V. Regularization Techniques in Logistic Regression
Regularization techniques, such as L1 and L2 regularization, help prevent overfitting in Logistic Regression models. These techniques add a regularization term to the cost function, which penalizes large weights. By controlling the regularization parameter, we can adjust the trade-off between model complexity and fitting the training data.
VI. Handling Imbalanced Data in Logistic Regression
Imbalanced datasets, where the number of samples in one class is significantly higher or lower than the other, can lead to biased models. Various techniques, including oversampling, undersampling, and synthetic minority oversampling technique (SMOTE), can be employed to address class imbalance and improve the performance of Logistic Regression on imbalanced datasets.

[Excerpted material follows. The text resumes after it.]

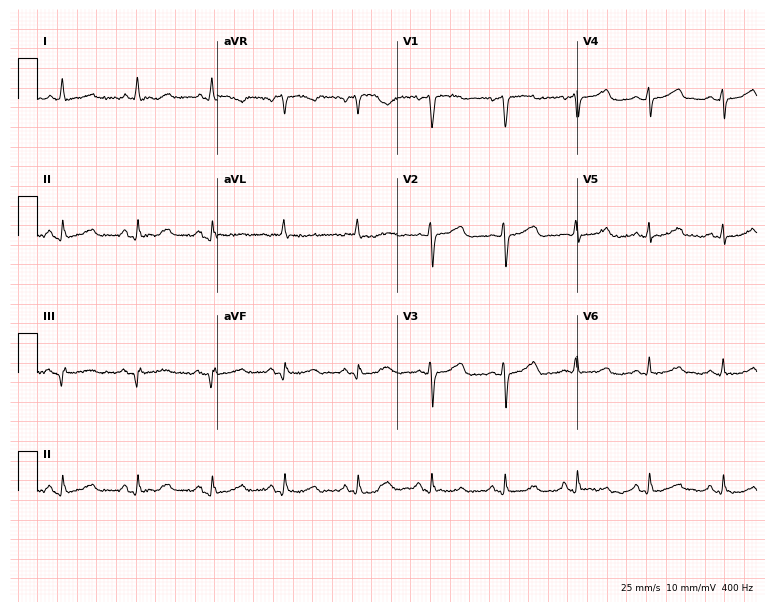
12-lead ECG from a 77-year-old woman. Labelled as a normal ECG.

VII. Multiclass Logistic Regression
While Logistic Regression is primarily used for binary classification, it can be extended to handle multiclass classification problems using one-vs-rest or multinomial logistic regression. These approaches allow the model to handle more than two classes by training multiple binary logistic regression models or a single multiclass logistic regression model.
In conclusion, Logistic Regression is a powerful and interpretable algorithm for binary classification. Understanding the sigmoid function, cost function, gradient descent, training, evaluation metrics, regularization techniques, handling imbalanced data, and multiclass extensions provides a comprehensive understanding of this versatile algorithm. By mastering these concepts, you can effectively apply Logistic Regression to a wide range of real-world problems.